張聞月沒想到張聞東身爲張家的大公子,竟然軟骨頭沒骨氣至此,搖搖頭的失望之極了!
“讓我饒了你放過你?”
“對對對!放屁似的放了我吧!”張聞東對上張聞月那明亮深邃的眼睛,心虛的求饒了起來!
“只很可惜,我張聞月身體健康得很,不會放屁的!”
“啊!聞月聞月,我可是你大哥,你饒了我吧!”
“大哥?我母親還是你大伯母!我父親還是你大伯!我張聞月還是你堂妹!我弟弟張聞亮還是你的堂弟!你們所做的那些喪盡天良的事,什麼時候見你對我們一家人客氣過?什麼時候放過我們?”
張聞月深邃明亮的眼睛裡,第一次閃過了一股狠勁,還有一股殺氣!
“啊!你、你、你全知道了?”張聞東嚇得臉色煞白的慘變,渾身都開始抽搐起來了!
“哼!要想人不知,除非己莫爲!”
“可、可那些事都是我父親、三叔四叔五叔他們讓我們乾的,不關我的事啊!”
“哼!”
張聞月聞言,那股殺氣也就消失掉了!
外人根本就不知道現在張聞月和張聞東打啞謎般的對話內容,但是,作爲張聞月閨蜜兼助手的樑瑜卻是知道,這幾年來的張家內爾虞我詐、明爭暗鬥裡面,很多壞事都是張聞東受了他父親,或者他幾個叔叔所指使去幹的。
遠的比如,張聞月的母親早早的在張聞月十二歲上時,就是張聞東他們受了叔父們的指使,暗中下了迷神幻藥,導致張聞月的母親產生幻覺,光溜溜的走到了大街上去,身敗名裂的導致精神失常,最後投湖自殺了!
近的又如,張聞月的弟弟張聞月車禍差點喪命,多多少少也跟張聞東他們有關,要不是有方紀這個小神醫的出現,張聞亮只怕已經跟隨母親一命嗚呼了!
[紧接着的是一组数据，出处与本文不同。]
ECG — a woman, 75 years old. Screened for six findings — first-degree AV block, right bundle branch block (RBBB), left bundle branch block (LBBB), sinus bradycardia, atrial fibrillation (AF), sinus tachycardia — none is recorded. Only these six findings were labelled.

近的又再比如,張聞月在路上所遇到的車禍,十之八九也跟張聞東他們有關,就是那半路又殺出來的槍手,跟當年在米國刺殺張聞月時兇手遺留下來的東西也都一樣。當年要不是樑瑜及時奮力的擋在了張聞月的面前,張聞月早也已經命喪黃泉了!
……
一切一切針對張聞月的明爭暗鬥,十之八九跟張聞東或者他父親或者他叔叔都有關,不爲什麼,就因爲自小張聞月聰慧過人,老爺子曾經發出過聲明——“張家之人,不管是男還是女,只要有纔有能,都可以在張家內負責與其才能所匹配的職位!以聞月之能耐,將來能執掌張家這艘商業航母一點都不爲過!就是全權負責張家的家務事,做到家主的位置,也都不爲過!”
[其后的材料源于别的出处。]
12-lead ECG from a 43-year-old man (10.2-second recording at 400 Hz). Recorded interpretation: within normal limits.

張聞東以及他父親、他幾位叔叔們,明顯是不想讓跟他們不對眼的張聞月坐到張家家主和商業航母掌舵者的位置上了!堂堂世家,哪能讓一個小女子上位?這豈不是笑掉大牙的爲天下人所恥笑張家無人無能了嗎?
明爭暗鬥、爾虞我詐就這樣越演越烈了!
忽然,張聞月看着張聞東那窩囊廢的樣子,殺氣再次升騰了起來:“爺爺之事,難道也不是正常的生病?也是你們父子一干人的心狠手辣、心腸惡毒?”
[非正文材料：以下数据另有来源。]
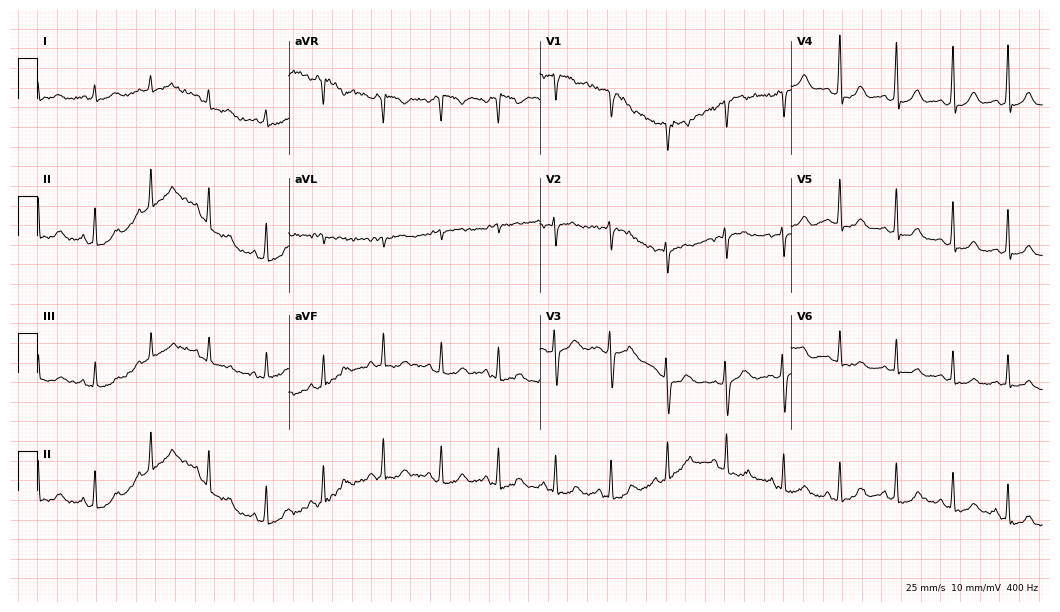
Electrocardiogram, a 20-year-old female patient. Interpretation includes sinus tachycardia (a sinus rate of 100 beats per minute or more).

張聞東聞言,可就是渾身一個哆嗦:“聞月,聞月,我不知道,我不知道!這、這絕對不可能的!我、我什麼也不知道的!”他嚇得差點屁滾尿流,就差沒下跪的求饒起來了!
“哼!諒你也不敢!”張聞月那殺氣再次一閃而過,但是怎麼處置這個送上門來的張聞東,張聞月現在可還不想撕破臉皮的時候,畢竟她自己再怎麼霸道,再怎麼強勢,她也畢竟是女兒之身,在沒得到爺爺,也即張家老爺子的親自授權之下,還不是她出手的時候!
轉而,她向方紀投去了明亮的眼睛:“方紀,你是小神醫,對付本草門和岐黃門的李人蔘和軒轅玉堂你都有一些伎倆,我想,你也應該能夠有什麼小手段的在他個軟骨頭身上動一動手腳,讓他以後永遠的見着你我都要低聲下氣的像條哈巴狗!”
不就是在他身上動一些手腳嗎?侯關元至今還沒醒轉過來呢!不過,至於這種奇妙的醫學受制手段,可不是什麼小伎倆啊我的大小姐,那可是難得的醫學真功夫的!
方紀也就不客氣,拿出了幾根銀針,看着張聞東,就像是砧板上的魚肉,更像是一條搖尾垂憐的哈巴狗的可憐兮兮的模樣,就要鍼灸的而給他一些教訓和折磨了!
就這時,一個冰冷而嬌脆的聲音喝叱了起來:“住手!醫術是拿來救人而不是害人!”